Higher effort levels consume more tokens and increase latency, but yield more thorough reasoning.

Task Budgets (Beta)

For advanced control, you can set a task budget alongside adaptive thinking. This limits the total tokens Claude can use for both thinking and the final response. It's useful when you need predictable costs or response sizes.

response = client.messages.create(
    model="claude-opus-4-7",
    max_tokens=16000,
    thinking={
        "type": "adaptive",
        "effort": "high",
        "task_budget": 12000  # Total tokens for thinking + response
    },
    messages=[...]
)

Fast Mode (Beta Research Preview)

Fast mode is an experimental feature that reduces thinking time for simpler tasks while maintaining quality. It's ideal for latency-sensitive applications where you still want some reasoning.

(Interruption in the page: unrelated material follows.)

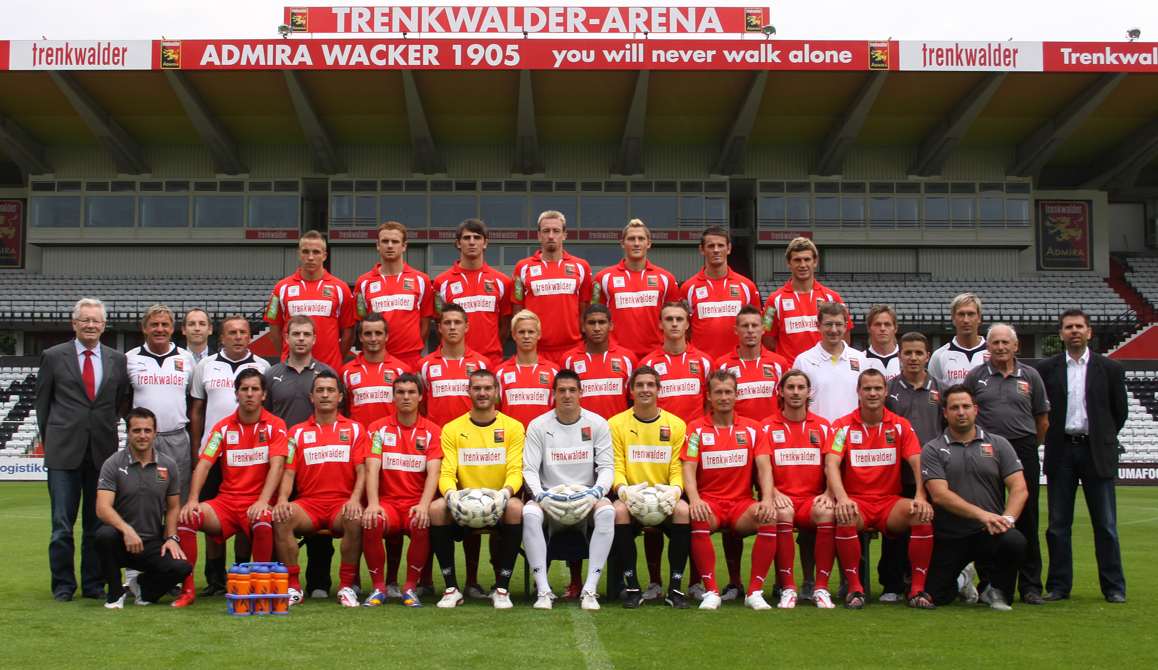 FC Admira Wacker Mödling (jeweils von links nach rechts): Erste Reihe: Georg Wilfinger (Physiotherapeut), Sandro Zakany, Almedin Hota, Christoph Mattes, Simon Manzoni, Thomas Mandl, Patrick Tischler, Vladimir Janocko, Christoph Cemernjak, Ernst Dospel, René Riesner (Masseur); Zweite Reihe: Richard Trenkwalder (Präsident), Walter Schachner (Trainer), Alexander Friedl (Geschäftsführer), Gottfried Jantschgi (Co-Trainer), Dr. Marcus Hofbauer (Teamarzt), Rene Schicker, Rene Seebacher, Daniel Toth, Ken Noel, Martin Pusic, Gernot Plassnegger, Nils Trenkwalder (Finanzvorstand), Anton Beretzki (Konditionstrainer), Viorel Bondor (Zeugwart), Georg Heu (Tormanntrainer), Anton Bernhold (Masseur), Armin Schiller (Teammanager); Dritte Reihe: Christopher Dibon , Michael Horvath, Mihret Topčagić, Günter Friesenbichler, Markus Hanikel, Sascha Laschet, Andreas Schicker; Fehlend: Froylán Ledezma, Thomas Hopfer, Muhammet Akagündüz, Heribert Weber (Sportdirektor)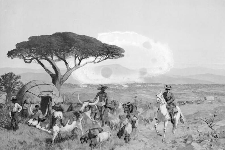 Auf der Steppe bei Windhuk

response = client.messages.create(
    model="claude-opus-4-7",
    max_tokens=16000,
    thinking={
        "type": "adaptive",
        "effort": "medium",
        "fast_mode": True
    },
    messages=[...]
)

Handling Thinking Blocks in Your Application

When you receive a response with thinking blocks, you have several options:

Display the thinking: Useful for debugging or educational apps where you want users to see the reasoning.
Summarize the thinking: Use Claude to generate a concise summary of the thinking block before showing it to the user.
Omit the thinking: Only show the final text block to the user.

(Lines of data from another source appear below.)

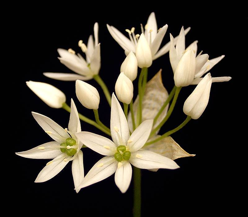 Allium ursinum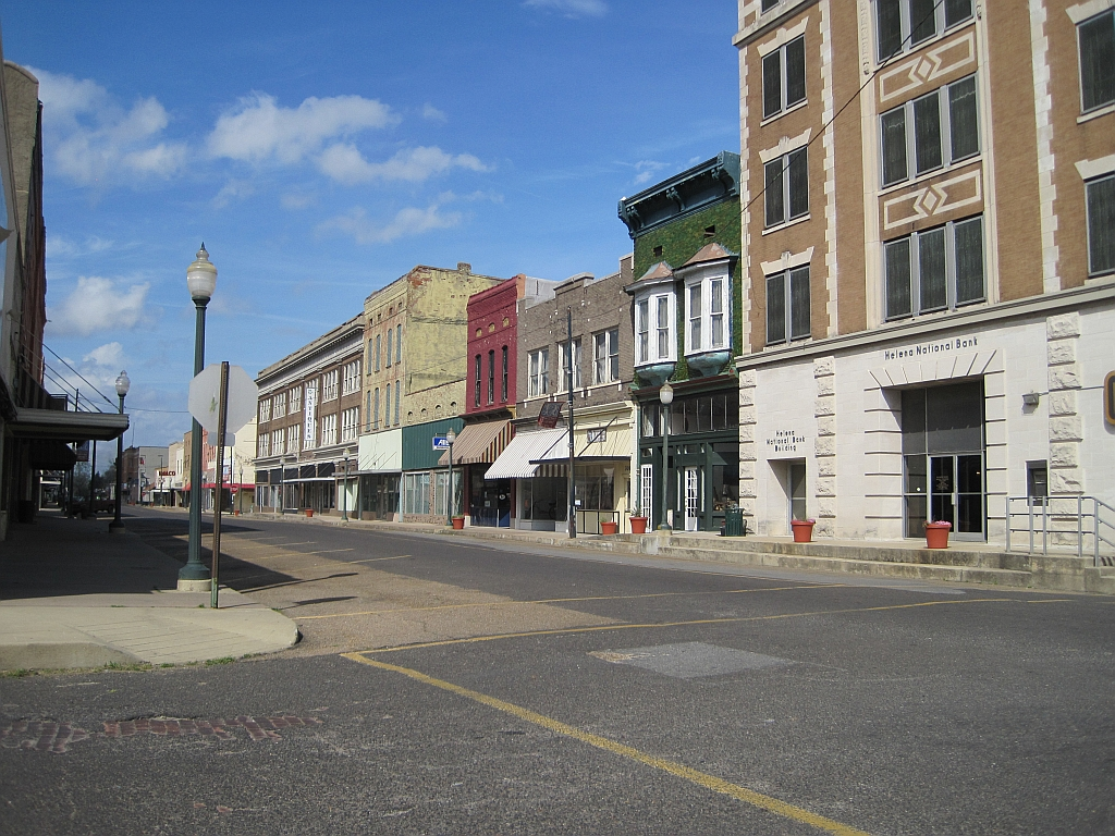 Helena, Arkansas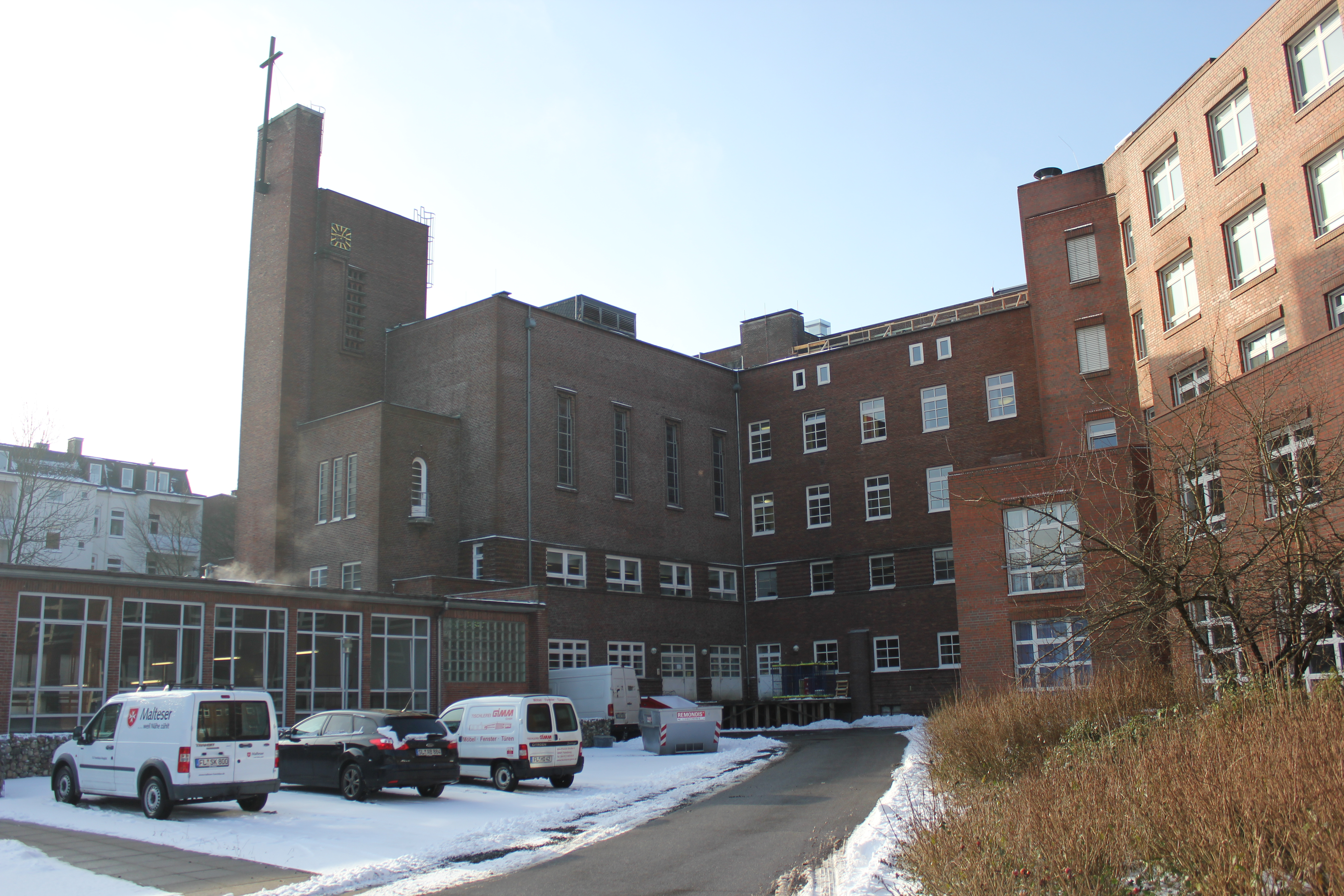 Franziskus-Kapelle im Schnee (Flensburg 2014)

For Claude Mythos Preview, the display behavior is configurable:

response = client.messages.create(
    model="claude-mythos-preview",
    max_tokens=16000,
    thinking={
        "type": "enabled",
        "budget_tokens": 8000,
        "display": "summarized"  # Options: "omitted" (default), "summarized"
    },
    messages=[...]
)

Best Practices

Use adaptive thinking for new projects: It's the future-proof choice and works best with Claude Opus 4.7.
Set effort based on task complexity: Use low for simple Q&A, high for complex reasoning.
Monitor token usage: Thinking tokens count toward your max_tokens limit. Set max_tokens high enough to accommodate both thinking and the final response.
Handle streaming gracefully: When streaming, thinking blocks arrive before text blocks. Ensure your UI can handle this ordering.
Test with different effort levels: Run your prompts with low, medium, and high effort to find the sweet spot between quality and speed.

Key Takeaways

Adaptive thinking with the effort parameter is the recommended way to use extended thinking on Claude Opus 4.7 and newer models.
Manual extended thinking (budget_tokens) is deprecated on Opus 4.6 and Sonnet 4.6, and not supported on Opus 4.7.
The effort parameter accepts low, medium, or high values, giving you fine-grained control over reasoning depth.
Thinking blocks appear before text blocks in the API response; you can display, summarize, or omit them.
Use task budgets and fast mode for advanced control over token usage and latency.